Competitor AI Visibility: Why They Show Up and You Don’t

Competitor AI Visibility: Why They Show Up and You Don’t

Anshul Motwani
Anshul MotwaniFounder at Zerply.ai & Wittypen
·May 29, 2026·1 min read

Someone on your leadership team just typed “best [your category] tool” into ChatGPT.

Three competitors came back by name.

Your brand did not.

Now there is a Slack message with your name on it:

“Why are they showing up in AI and we aren’t?”

Here is the short answer you can paste into that thread:

AI answer engines choose brands using evidence that goes beyond traditional rankings. Your competitor may have stronger third-party mentions, clearer category positioning, better review coverage, cleaner comparison pages, or content that is easier for AI systems to extract.

That answer is useful for about ten seconds
Then the real question starts.

Which signal are you missing, for which prompt, and in which engine?
And this has a not-so-simple answer.

They can see the visibility gap, but they cannot explain it. They know a competitor is appearing in ChatGPT, Perplexity, or Google AI answers. They do not know whether the cause is off-site authority, entity confusion, weak content structure, stale information, sentiment, or platform-specific sourcing behavior.

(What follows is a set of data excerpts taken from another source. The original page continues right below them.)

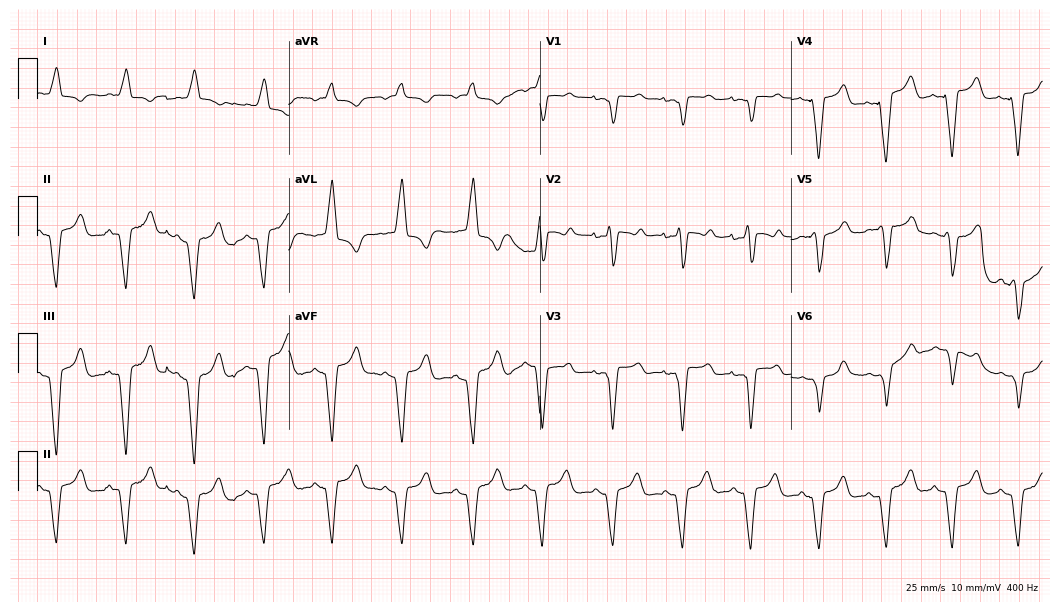
Standard 12-lead ECG recorded from an 85-year-old man (10.2-second recording at 400 Hz). None of these six findings is recorded: first-degree AV block, right bundle branch block, left bundle branch block, sinus bradycardia, atrial fibrillation, sinus tachycardia. Other findings, if any, are not listed.
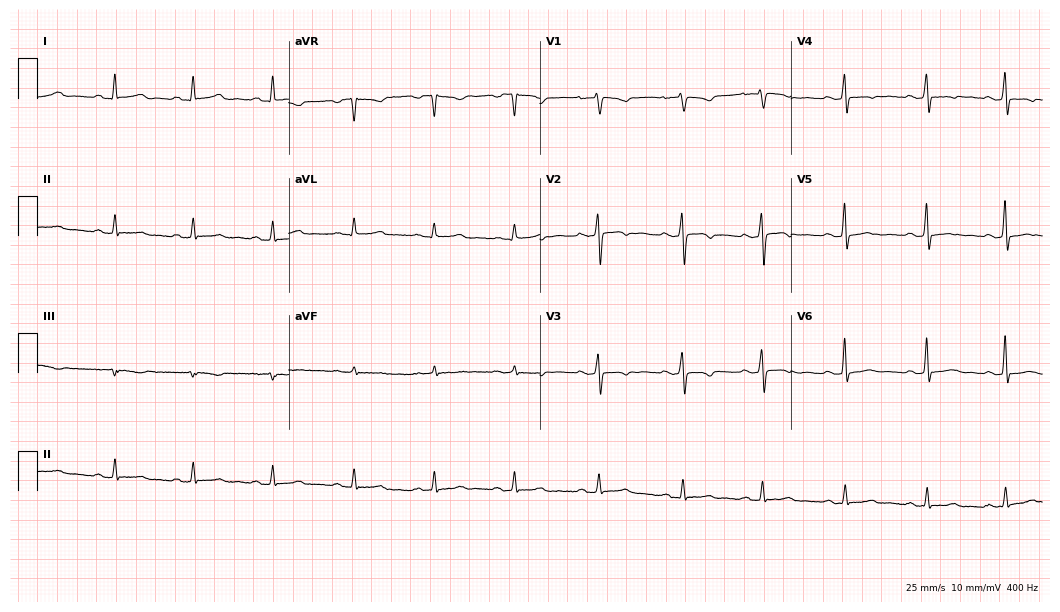
Resting 12-lead electrocardiogram. Patient: a female, 42 years old. None of these six findings is recorded: first-degree AV block, right bundle branch block (RBBB), left bundle branch block (LBBB), sinus bradycardia, atrial fibrillation (AF), sinus tachycardia. Only these six findings were labelled.
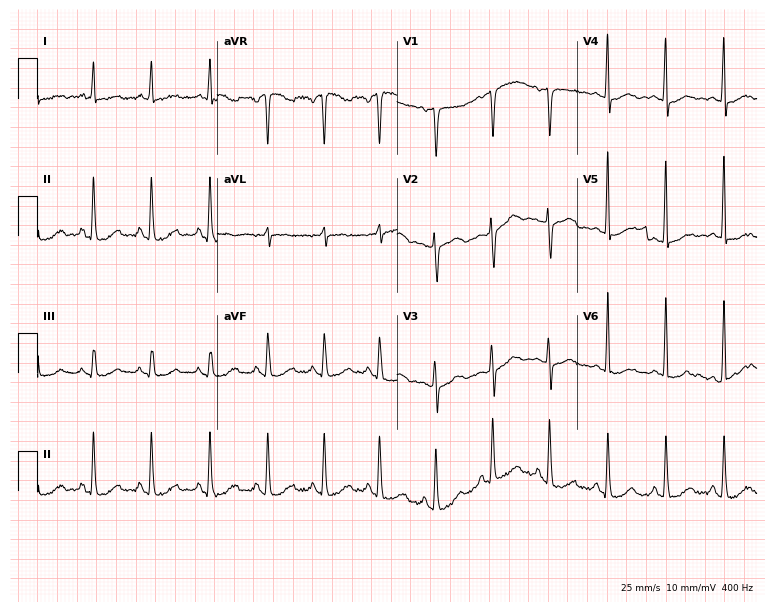
12-lead ECG (7.3-second recording at 400 Hz) from a female, 50 years old. Screened for six findings — first-degree AV block, right bundle branch block, left bundle branch block, sinus bradycardia, atrial fibrillation, sinus tachycardia — none is recorded. Only these six findings were labelled.
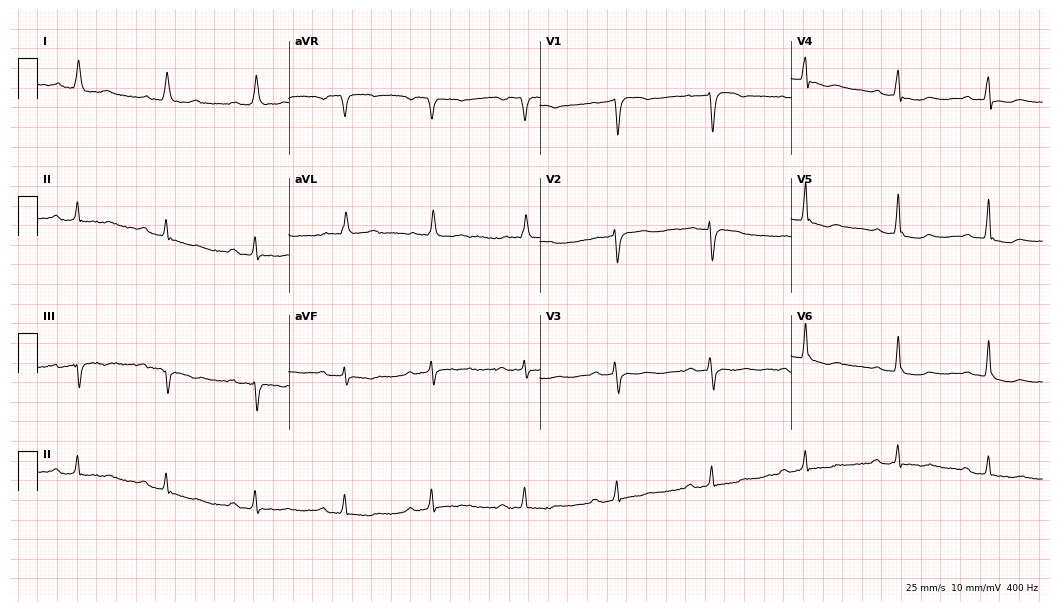
12-lead ECG from a 74-year-old female. No first-degree AV block, right bundle branch block (RBBB), left bundle branch block (LBBB), sinus bradycardia, atrial fibrillation (AF) or sinus tachycardia recorded for this tracing.
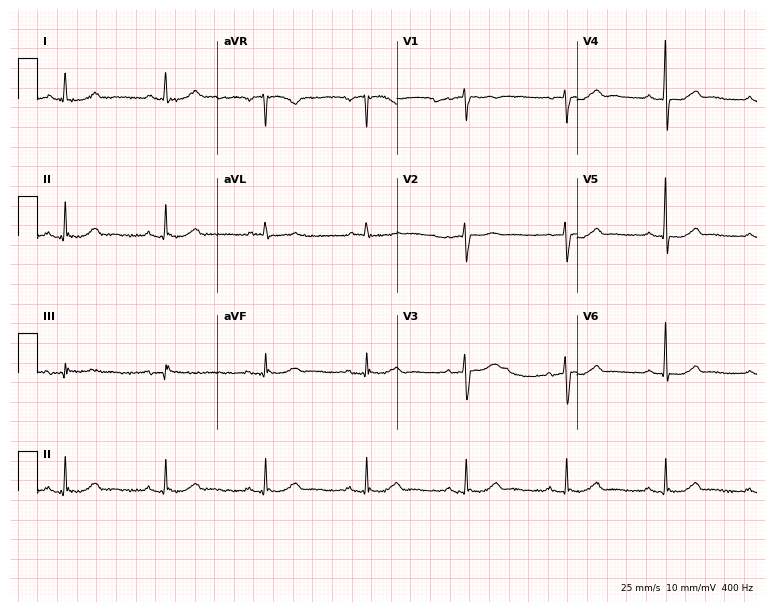
ECG (7.3-second recording at 400 Hz) — an 81-year-old female. Screened for six findings — first-degree AV block, right bundle branch block, left bundle branch block, sinus bradycardia, atrial fibrillation, sinus tachycardia — none is recorded. Other findings, if any, are not listed.

So this article is a diagnostic.

You will learn how to find the prompts where competitors beat you, trace each gap to a likely root cause, and turn competitor AI visibility into a clear worklist.

Why Competitor AI Visibility Doesn't Follow SEO Rules

Traditional SEO trained us to look for positions.

  • Which URL ranks?

  • Which page is above us?

  • Which competitor has more links?

  • Which result owns the featured snippet?

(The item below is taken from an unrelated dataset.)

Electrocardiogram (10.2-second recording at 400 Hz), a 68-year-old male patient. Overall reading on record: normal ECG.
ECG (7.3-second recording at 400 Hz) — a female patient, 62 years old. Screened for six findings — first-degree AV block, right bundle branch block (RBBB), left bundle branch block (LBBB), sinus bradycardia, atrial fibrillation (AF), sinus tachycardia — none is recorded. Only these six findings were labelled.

AI answers change the shape of the problem.

A search result page gives the user a ranked set of links. An AI answer engine retrieves or recalls information, writes one response, and names a small group of brands inside that response.

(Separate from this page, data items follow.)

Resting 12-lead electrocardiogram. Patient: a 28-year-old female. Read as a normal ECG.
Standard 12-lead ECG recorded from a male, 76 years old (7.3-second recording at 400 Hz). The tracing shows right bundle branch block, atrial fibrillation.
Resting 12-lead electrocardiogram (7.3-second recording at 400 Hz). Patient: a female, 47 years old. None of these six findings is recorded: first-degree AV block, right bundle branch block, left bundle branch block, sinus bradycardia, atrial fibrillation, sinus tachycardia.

Sometimes it cites sources.
Sometimes it does not.
Sometimes it mentions a brand without recommending it.
Sometimes it uses one brand’s content while giving another brand the commercial credit.

That last scenario is especially painful.

Your page can help generate the answer while your competitor gets the buyer’s attention.

The practical question shifts from “How do we rank higher?” to “What evidence does the model have that we belong in this answer?

Some of that evidence can come from your site.

Much of it comes from elsewhere: review platforms, comparison articles, Reddit discussions, Quora answers, industry roundups, earned media, analyst-style coverage, and product mentions.

Together, those signals shape how AI systems understand a market.

This is why a brand can perform well in Google search and still vanish from ChatGPT competitor mentions.

The systems overlap, but they reward different signals. A strong organic page can still fail in AI answers when it is too promotional, hard to quote, weak on independent validation, or disconnected from the way buyers ask category questions.

That is the core reframe behind competitor AI visibility.

Your competitor is appearing because the system has enough evidence to include them.

Before diagnosing why a competitor appears and you do not, separate three outcomes that often get bundled together.

  • A citation means your URL appears as a source. The AI used your page as supporting material

  • A mention means your brand name appears in the answer text. The user sees you

  • A recommendation means the AI actively presents your brand as a good choice

That is the commercial outcome.

These outcomes create very different problems.

A brand with no citations or mentions may have an off-site authority issue, an entity issue, a crawlability issue, or a training-data problem.

A brand that gets cited without being named may have useful content, while still lacking a strong association with the buying decision.

A brand that gets mentioned without being recommended may be known, but not trusted enough for endorsement.

The hardest version is when your URL gets cited and a competitor gets recommended.

Your content helped. Their brand won.

That usually points to a positioning gap.

The AI found information on your site, but stronger market validation, clearer category framing, or better comparison evidence somewhere else.

In that situation, publishing more general blog content will not solve the issue.

The fix is sharper category positioning, better comparison coverage, and stronger evidence that your brand belongs in the recommendation set.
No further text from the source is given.